News from Sapienza NLP

Sapienza NLP @ EMNLP 2022

3 papers at EMNLP!

Sapienza NLP has 3 papers accepted at EMNLP 2022! Check out our works on Semantic Role Labeling with Definition Modeling, Machine Translation Evaluation, and Euphemism detection! Here's the list of the EMNLP 2022 accepted papers:

  • Semantic Role Labeling Meets Definition Modeling: Using Natural Language to Describe Predicate-Argument Structures
  • MATESE: Machine Translation Evaluation as a Sequence Tagging Problem
  • EUREKA: EUphemism Recognition Enhanced through Knn-based methods and Augmentation


Semantic Role Labeling Meets Definition Modeling: Using Natural Language to Describe Predicate-Argument Structures

by S. Conia, E. Barba, A. Scirè, and R. Navigli

One of the common traits of past and present approaches for Semantic Role Labeling (SRL) is that they rely upon discrete labels drawn from a predefined linguistic inventory to classify predicate senses and their arguments. However, we argue this need not be the case. In this paper, we present an approach that leverages Definition Modeling to introduce a generalized formulation of SRL as the task of describing predicate-argument structures using natural language definitions instead of discrete labels. Our novel formulation takes a first step towards placing interpretability and flexibility foremost, and yet our experiments and analyses on PropBank-style and FrameNet-style, dependency-based and span-based SRL also demonstrate that a flexible model with an interpretable output does not necessarily come at the expense of performance. We release our software for research purposes at https://github.com/SapienzaNLP/dsrl .
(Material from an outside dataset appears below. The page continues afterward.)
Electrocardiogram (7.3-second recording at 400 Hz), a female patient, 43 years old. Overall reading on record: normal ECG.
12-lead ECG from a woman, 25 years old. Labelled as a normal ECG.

MATESE: Machine Translation Evaluation as a Sequence Tagging Problem

by S. Perrella, L. Proietti, A. Scirè, N. Campolungo, and R. Navigli

Starting from last year, WMT human evaluation has been performed within the Multidimensional Quality Metrics (MQM) framework, where human annotators are asked to identify error spans in translations, alongside an error category and a severity. In this paper, we describe our submission to the WMT 2022 Metrics Shared Task, where we propose using the same paradigm for automatic evaluation: we present the MATESE metrics, which reframe machine translation evaluation as a sequence tagging problem. Our submission also includes a reference-free metric, denominated MATESE-QE. Despite the paucity of the openly available MQM data, our metrics obtain promising results, showing high levels of correlation with human judgements, while also enabling an evaluation that is interpretable. Moreover, MATESE-QE can also be employed in settings where it is infeasible to curate reference translations manually.
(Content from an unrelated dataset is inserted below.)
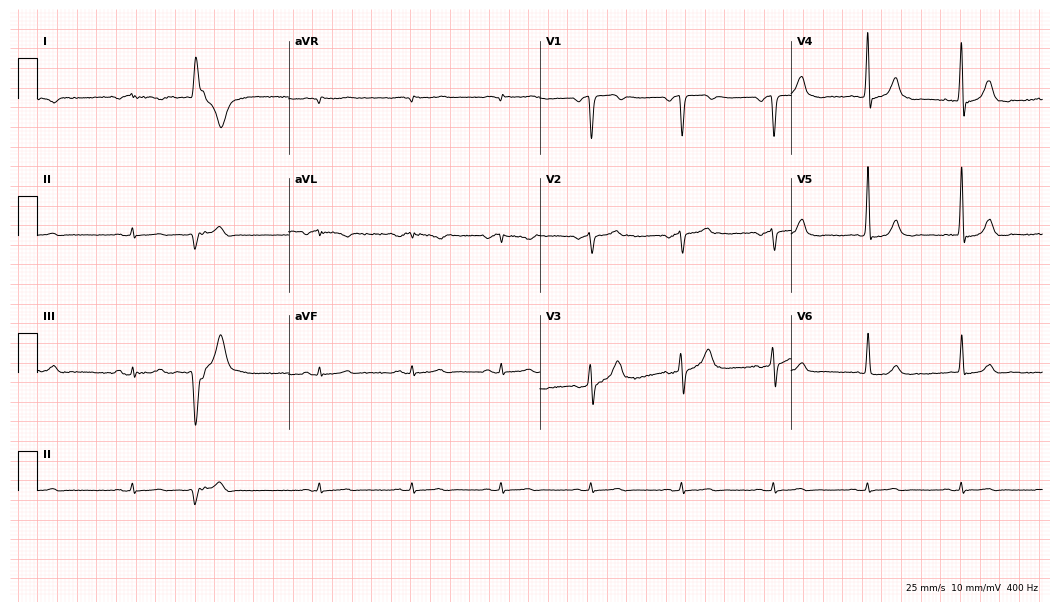
Electrocardiogram (10.2-second recording at 400 Hz), a 21-year-old male. Of the six screened findings (first-degree AV block, right bundle branch block, left bundle branch block, sinus bradycardia, atrial fibrillation, sinus tachycardia), none is recorded.

Eureka: EUphemism Recognition Enhanced Through KNN-based Methods and Augmentation

by S. S. Keh, R. Bharadwaj, E. Liu, S. Tedeschi, V. Gangal, and R. Navigli

We introduce EUREKA, an ensemble-based approach for performing automatic euphemism detection. We (1) identify and correct potentially mislabelled rows in the dataset, (2) curate an expanded corpus called EuphAug, (3) leverage model representations of Potentially Euphemistic Terms (PETs), and (4) explore using representations of semantically close sentences to aid in classification. Using our augmented dataset and kNN-based methods, EUREKA1 was able to achieve state-of-the-art results on the public leaderboard of the Euphemism Detection Shared Task, ranking first with a macro F1 score of 0.881.